(Beginning of Material provided)

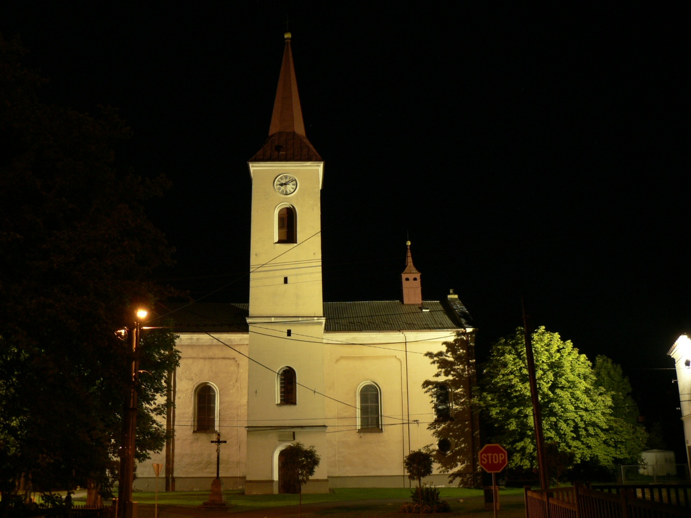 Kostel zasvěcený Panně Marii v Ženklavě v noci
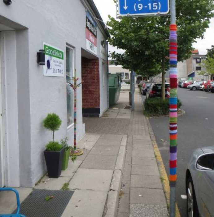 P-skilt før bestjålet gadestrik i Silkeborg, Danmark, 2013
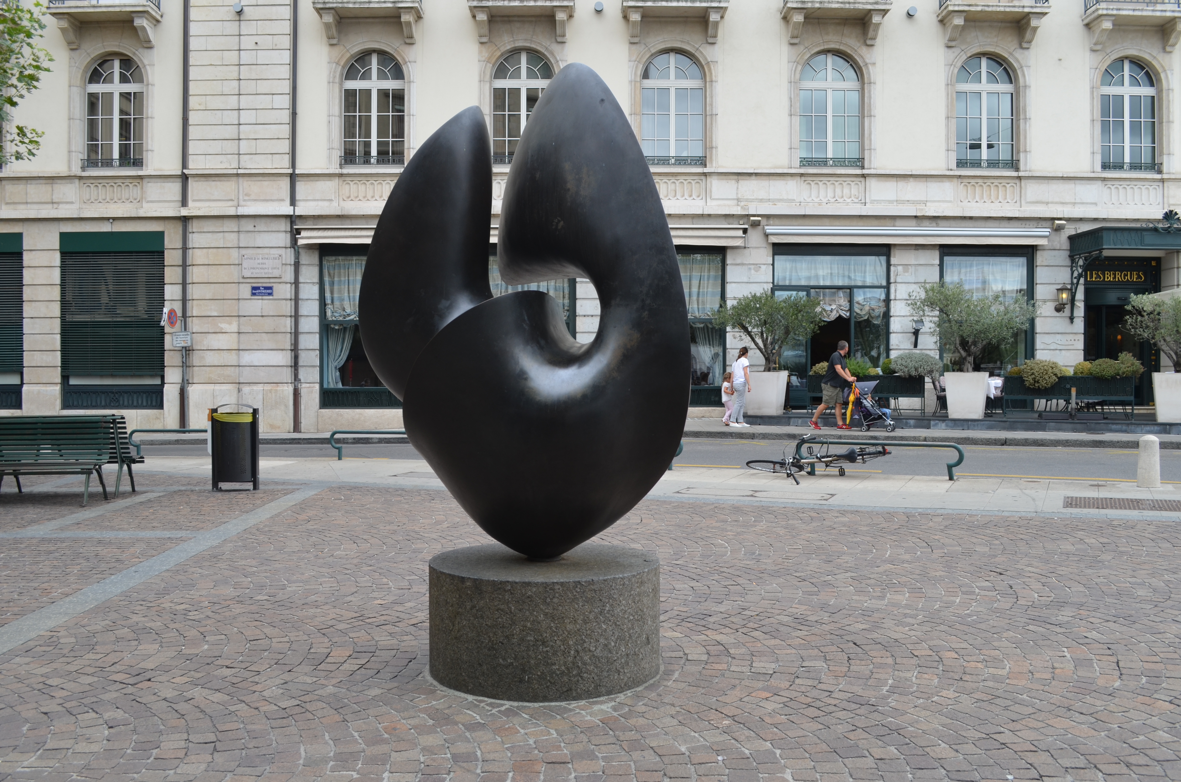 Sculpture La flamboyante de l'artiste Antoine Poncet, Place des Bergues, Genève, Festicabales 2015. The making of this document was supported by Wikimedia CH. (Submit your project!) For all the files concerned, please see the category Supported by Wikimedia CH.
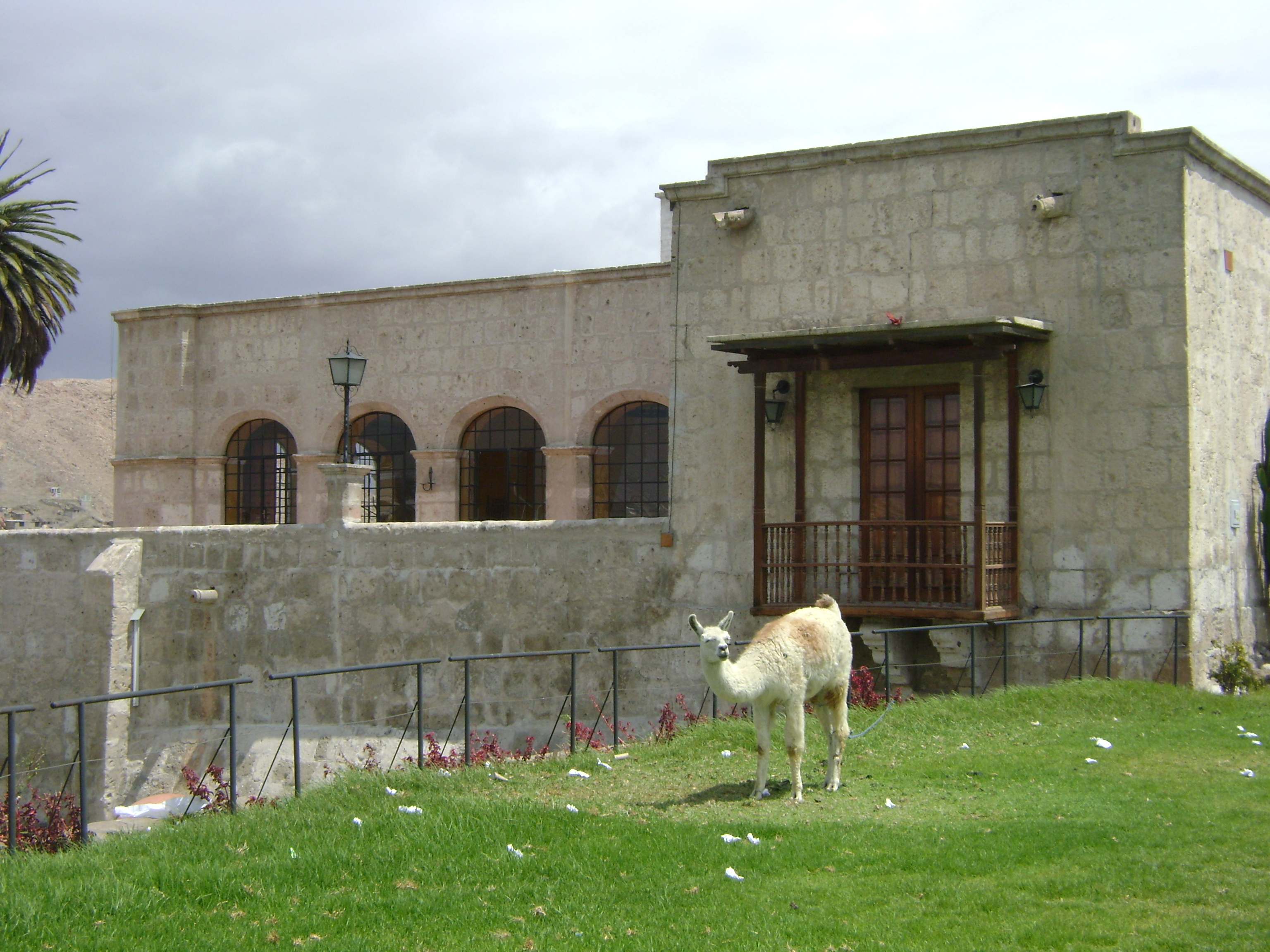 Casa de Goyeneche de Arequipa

(End of Material provided)

Please write out, exactly, every line from the line with "Sculpture La flamboyante" through the final line of the data above, leaving out pictures.

 Sculpture La flamboyante de l'artiste Antoine Poncet, Place des Bergues, Genève, Festicabales 2015. The making of this document was supported by Wikimedia CH. (Submit your project!) For all the files concerned, please see the category Supported by Wikimedia CH.
 Casa de Goyeneche de Arequipa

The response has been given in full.